*** Opening of Available data ***
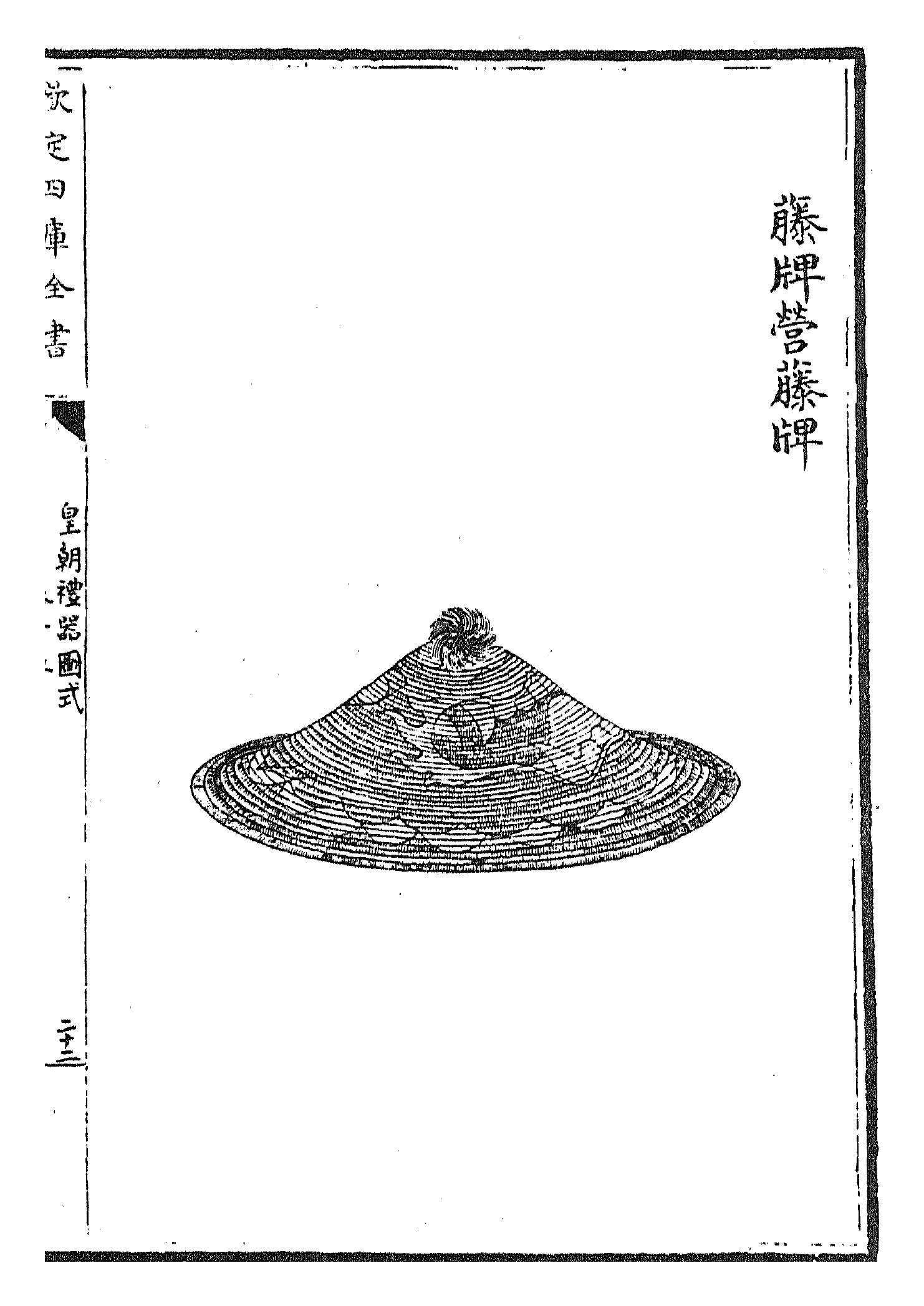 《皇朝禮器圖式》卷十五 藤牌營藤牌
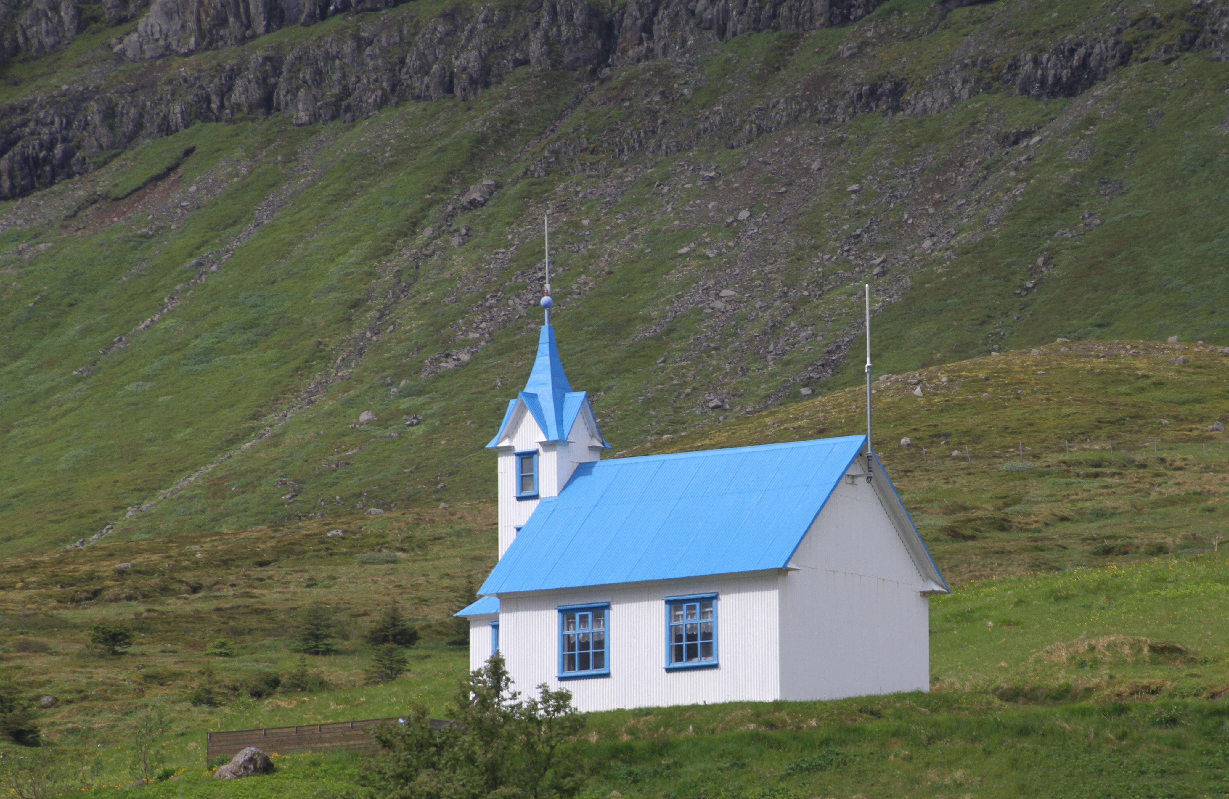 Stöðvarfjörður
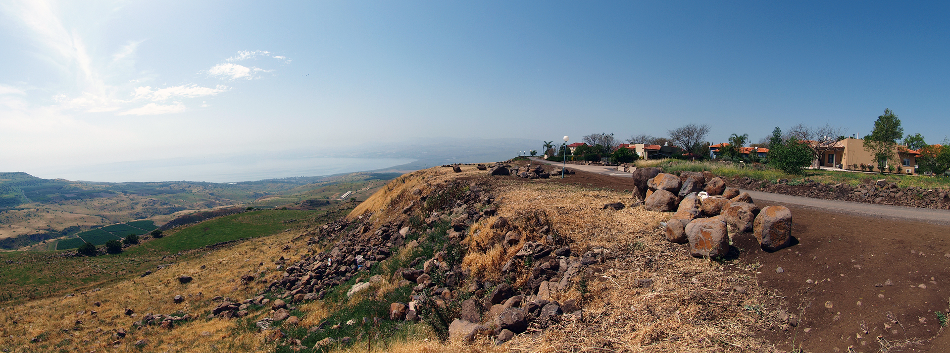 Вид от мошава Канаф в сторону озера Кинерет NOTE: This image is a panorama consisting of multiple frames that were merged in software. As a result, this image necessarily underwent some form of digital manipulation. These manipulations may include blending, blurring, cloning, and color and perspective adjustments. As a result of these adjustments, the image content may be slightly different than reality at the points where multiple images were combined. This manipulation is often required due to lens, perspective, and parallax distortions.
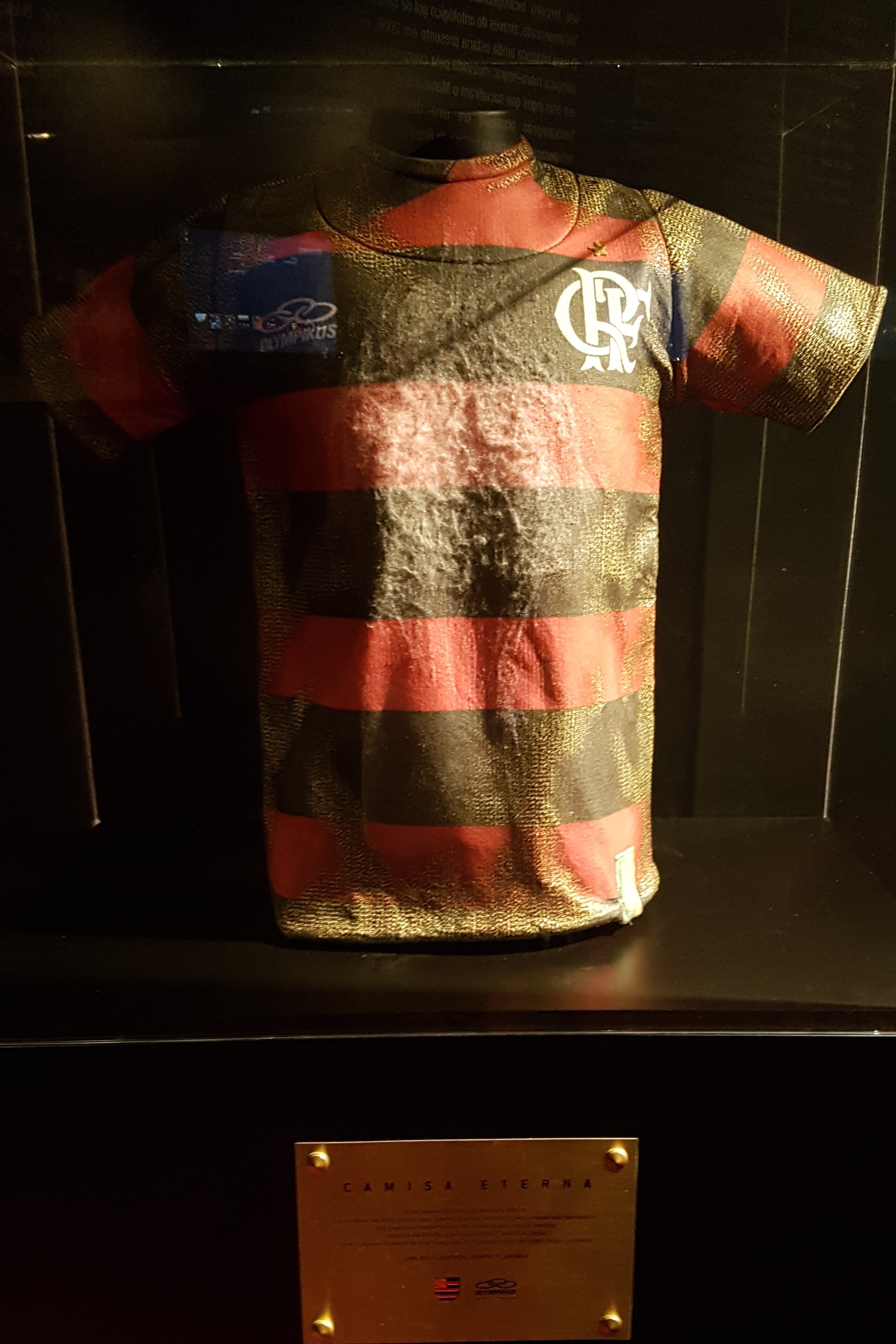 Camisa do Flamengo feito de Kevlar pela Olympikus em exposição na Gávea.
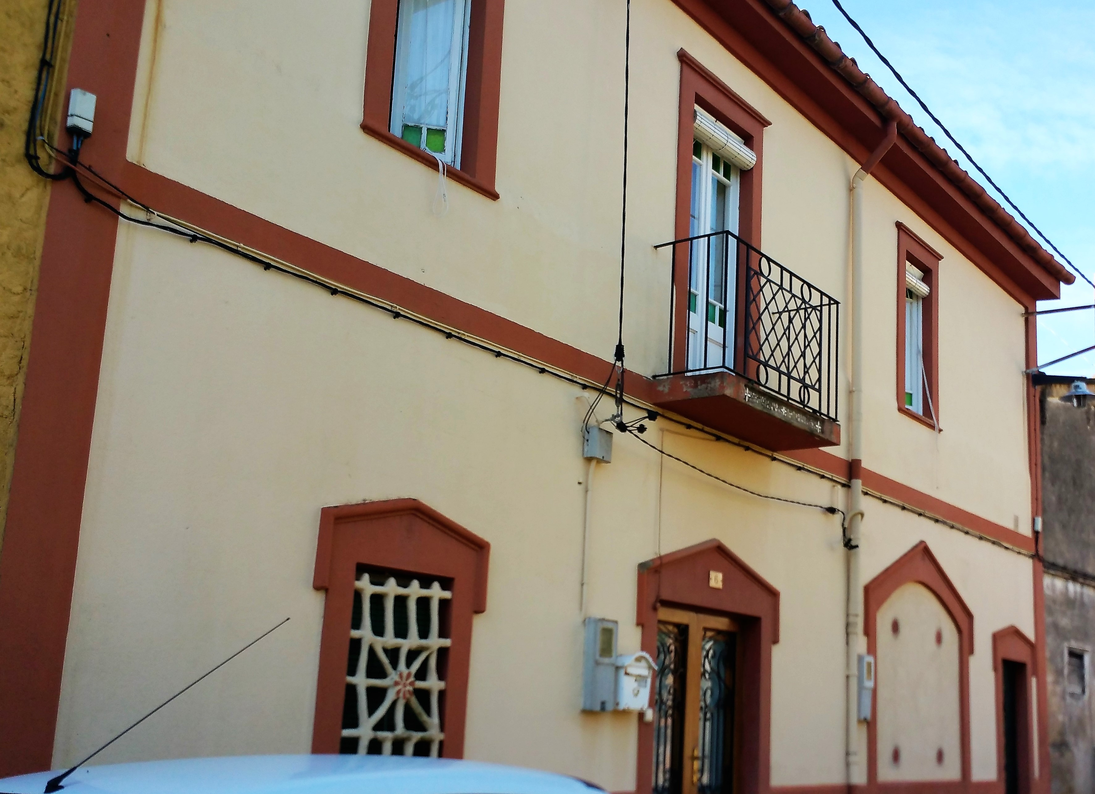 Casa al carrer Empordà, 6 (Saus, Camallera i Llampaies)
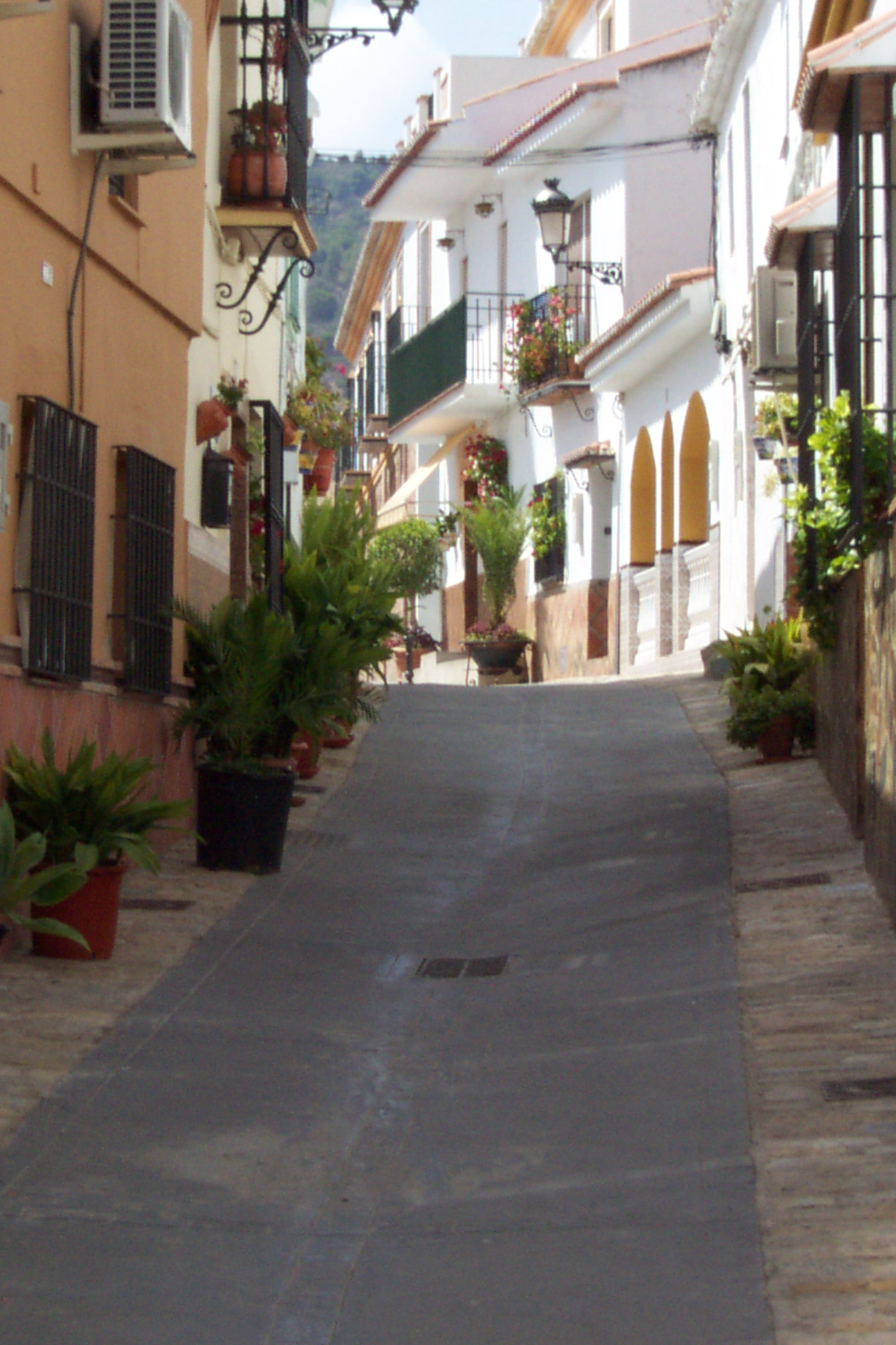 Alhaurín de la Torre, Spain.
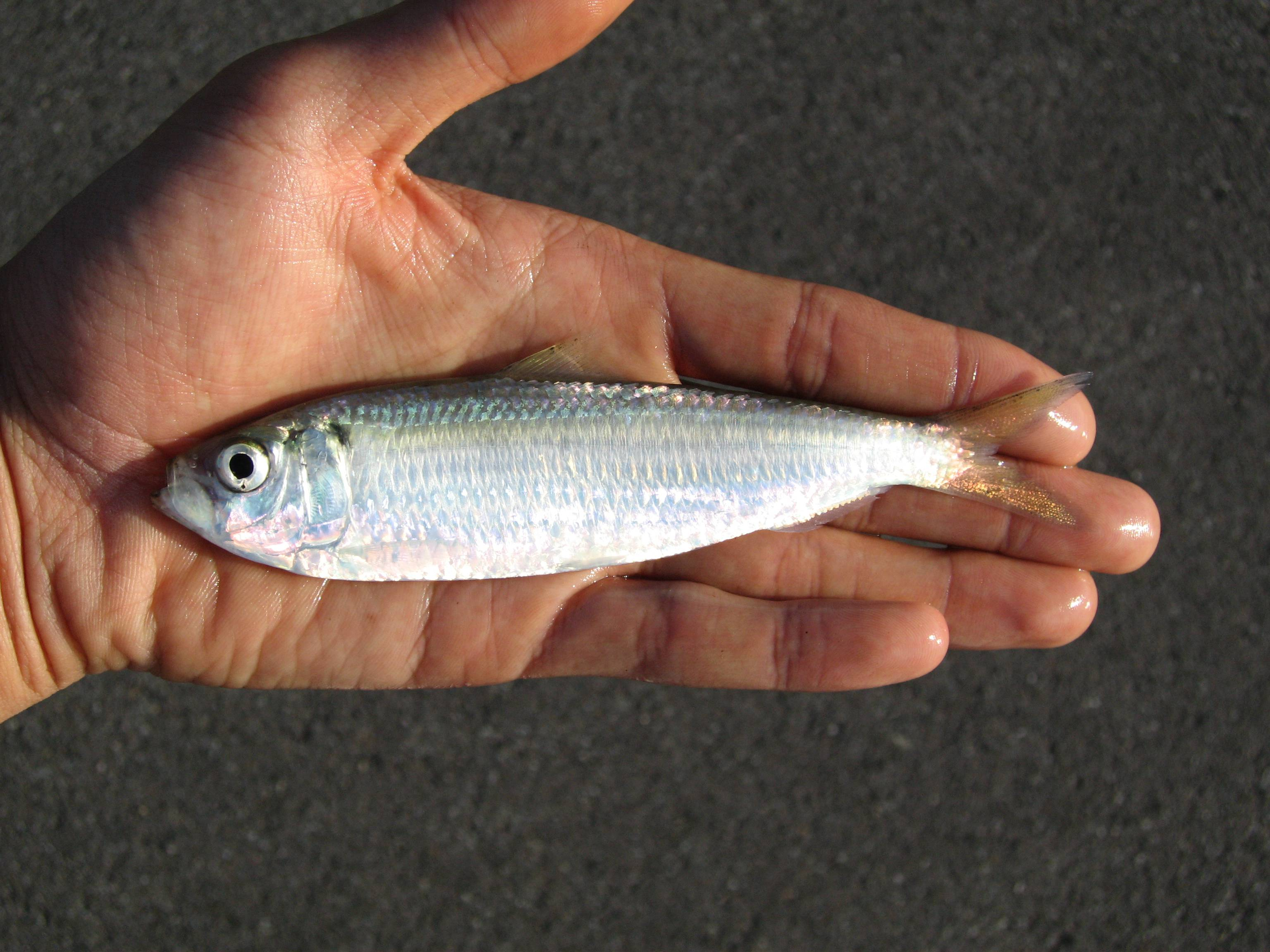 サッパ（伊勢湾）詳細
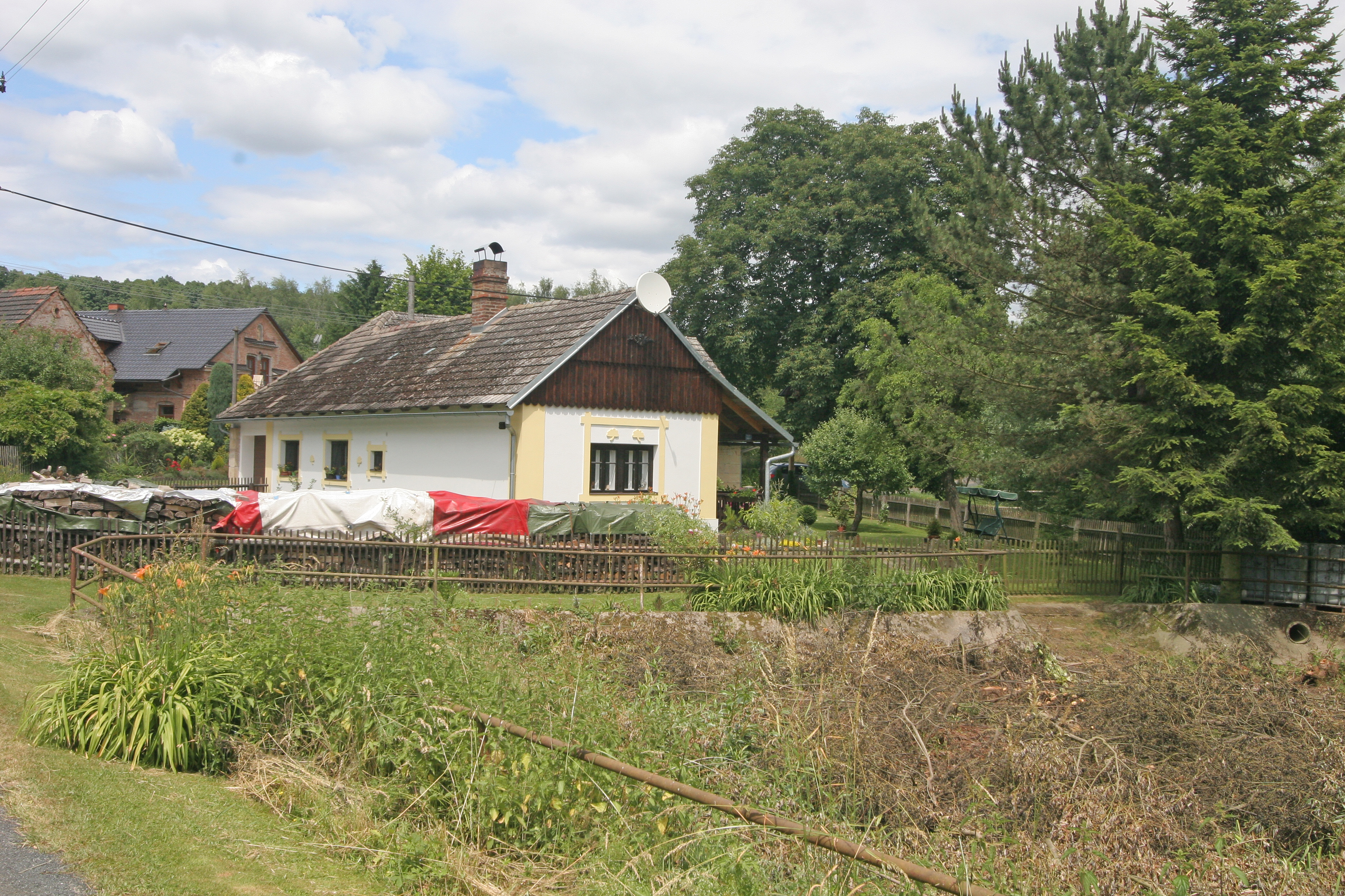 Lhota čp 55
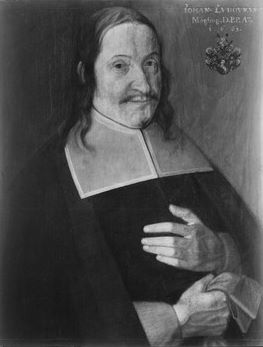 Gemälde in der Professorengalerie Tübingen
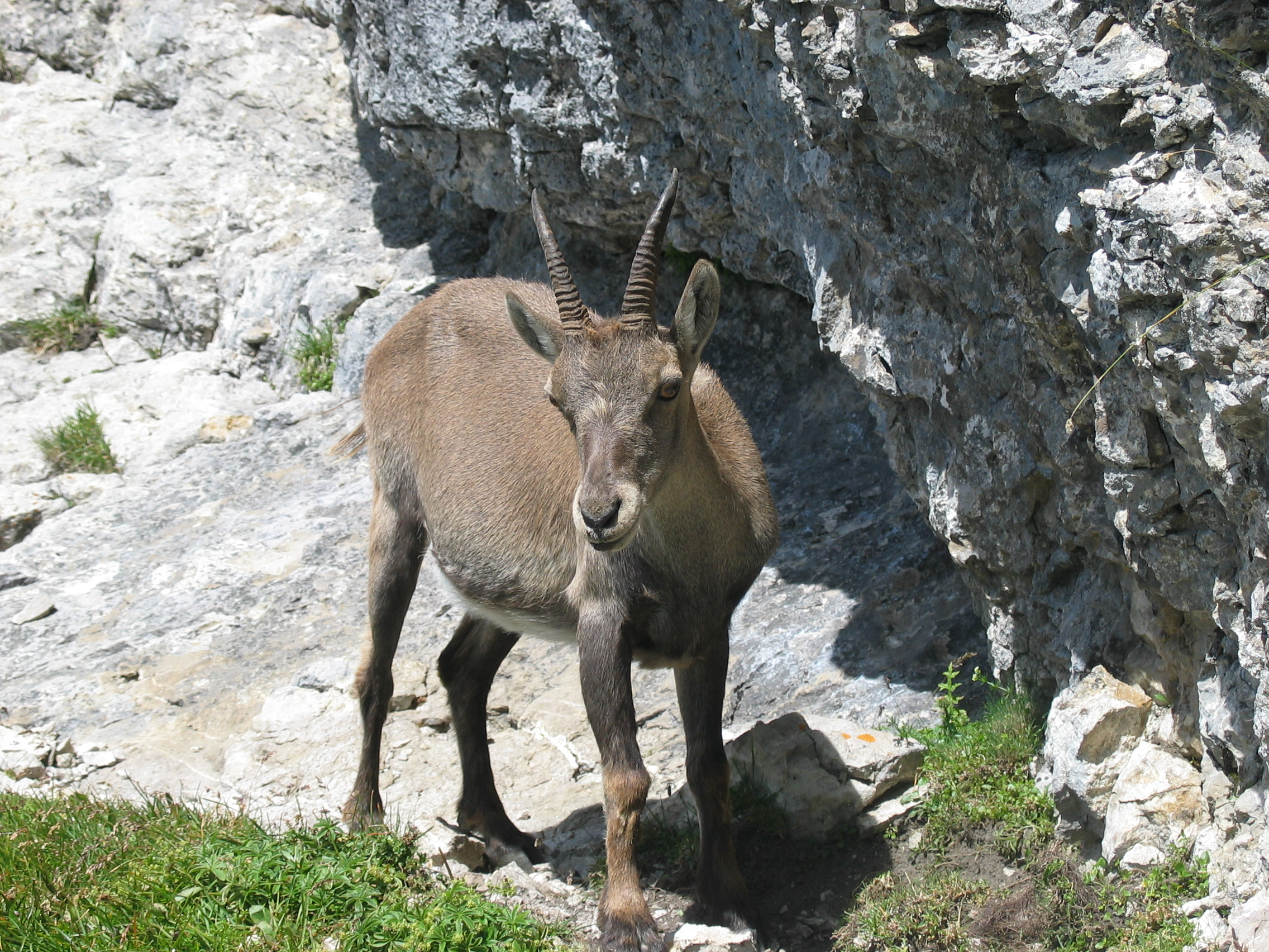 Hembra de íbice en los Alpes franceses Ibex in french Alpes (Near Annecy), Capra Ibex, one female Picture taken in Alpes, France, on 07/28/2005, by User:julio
*** Close of Available data ***
*Your assignment*: Set down the material exactly as given, but print none of the pictures.

*Output*:
 《皇朝禮器圖式》卷十五 藤牌營藤牌
 Stöðvarfjörður
 Вид от мошава Канаф в сторону озера Кинерет NOTE: This image is a panorama consisting of multiple frames that were merged in software. As a result, this image necessarily underwent some form of digital manipulation. These manipulations may include blending, blurring, cloning, and color and perspective adjustments. As a result of these adjustments, the image content may be slightly different than reality at the points where multiple images were combined. This manipulation is often required due to lens, perspective, and parallax distortions.
 Camisa do Flamengo feito de Kevlar pela Olympikus em exposição na Gávea.
 Casa al carrer Empordà, 6 (Saus, Camallera i Llampaies)
 Alhaurín de la Torre, Spain.
 サッパ（伊勢湾）詳細
 Lhota čp 55
 Gemälde in der Professorengalerie Tübingen
 Hembra de íbice en los Alpes franceses Ibex in french Alpes (Near Annecy), Capra Ibex, one female Picture taken in Alpes, France, on 07/28/2005, by User:julio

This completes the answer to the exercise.